Thursday, 13 December 2012

The Census and Scots

The 2011 Continuous Household Survey (CTS) also provides data with regard to knowledge of Scots, which it puts at 15%. For various reasons, the Blether Region counsels taking these figures with a pinch of salt:
  • Since Scots in Northern Ireland is widely perceived as a tool being used against Irish, Catholic respondents will have been tempted to deny ability (indeed, my own wife did so on that basis); they may even believe that there is no such thing as Scots. Some will also have been alienated by the way that in Northern Ireland the speech variety is generally sold as part of a cultural package — sometimes an explicitly sectarian one. The proportion of Catholics in the speech community is almost certainly higher than that suggested (just over a quarter).
  • There may, in some cases, have been a similar temptation to exaggerate ability on the Protestant side, though, for reasons explained below, this will have been less.
  • The questions all referred to "Ulster-Scots", meaning that a probable cohort of 5,000 Scots-born speakers will not have been included.
  • Given that the questions were designed to capture every level of ability, almost any speaker of Mid-Ulster English (or, indeed, other varieties) could with some justification have answered in the affirmative. In that regard, it is surprising that the result was not 95%. Perhaps some respondents were out for a wee dander to get their heads shired when that question was asked. But one shouldn't girn.
That said, there are certain facts that can be gleaned:
  • In contradistinction to Irish, people in the least-deprived areas are more likely to have a knowledge of Scots. This will mainly be because they will have larger vocabularies generally, including some recondite words shared by Scots and older or dialectal English, and because the middle-class will be better linguists. To a lesser extent, it may also reflect remaining disparities in wealth based on religion.

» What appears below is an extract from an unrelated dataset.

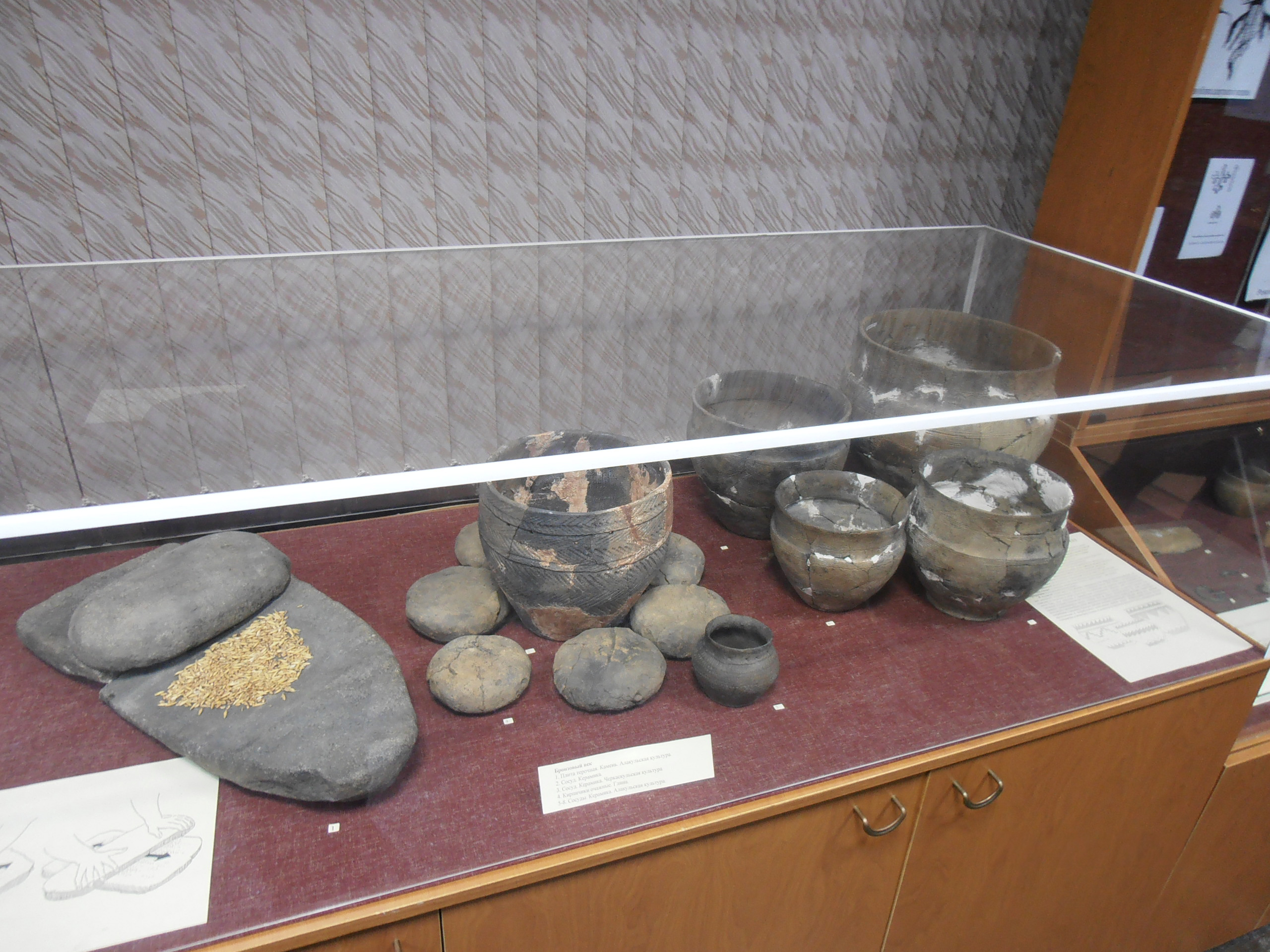 Артефакты бронзового века. Ингальская долина. Экспонаты зала археологии Музея археологии и этнографии Тюменского государственного университета.

  • Again unlike Irish, older people are more likely to have a knowledge of Scots. This reflects its status as a recessive dialect not being promoted through the education system and with only limited intergenerational transmission. This is amply illustrated by the disparity between the headline figures in the CTS and the census.
  • Only 10% of people are interested in learning more about Scots, as opposed to 18% for Irish (drawing on what, in sectarian terms, is a slightly smaller pool of potential recruits). This is because more Unionists have internalised utilitarian arguments against support for minoritised speech varieties. Time and again, we have seen that many have an ambivalent or negative relationship with Scots (which almost disappeared from public life during the twentieth century). The census also showed that many more Protestants self-designate simply as "British".
  • Although 15% of people claim some knowledge of Scots, only 1% of people claim to be able to write it. To some extent, this is a predictable result of obscurantism in the spelling of the revived variety, but mainly it reflects the fact that nearly all Scots-speakers in Ulster have little or no knowledge of traditional Modern Scots literature of whatever provenance. Indeed, that any substantial number of people can support the bizarre contention that the Ulster dialect is a separate language supports that interpretation. The fact that 14% of people claim to be able to understand spoken Scots but only 4% of people claim to be able to read it may also be relevant evidence in that regard.
  • Given the fact that 4% is also the figure for those who claim to be able to speak Scots, that may well be a more reliable figure than the headline 15%. It is also far closer to the figure of 2% produced by in 1999 by the Northern Ireland Life and Times Survey. Indeed, when those who know only single words of Scots (very common in Mid-Ulster English) are removed, the figure is 3%, hardly differing from the NILTS total. The census (covering those aged over three as opposed to 16) also produced a lower figure for Scots, of 8%, again covering a wide range of ability. The census figure for speaking ability was 2%, almost exactly the same as that found by NILTS.
To sum up, the CTS and census reveal a mainly rural and elderly Scots speech community in Ulster that is not substantially larger than that suggested by NILTS 1999, with the democratic accommodation of Catholic and Scots-born speakers as vital as ever to its survival chances.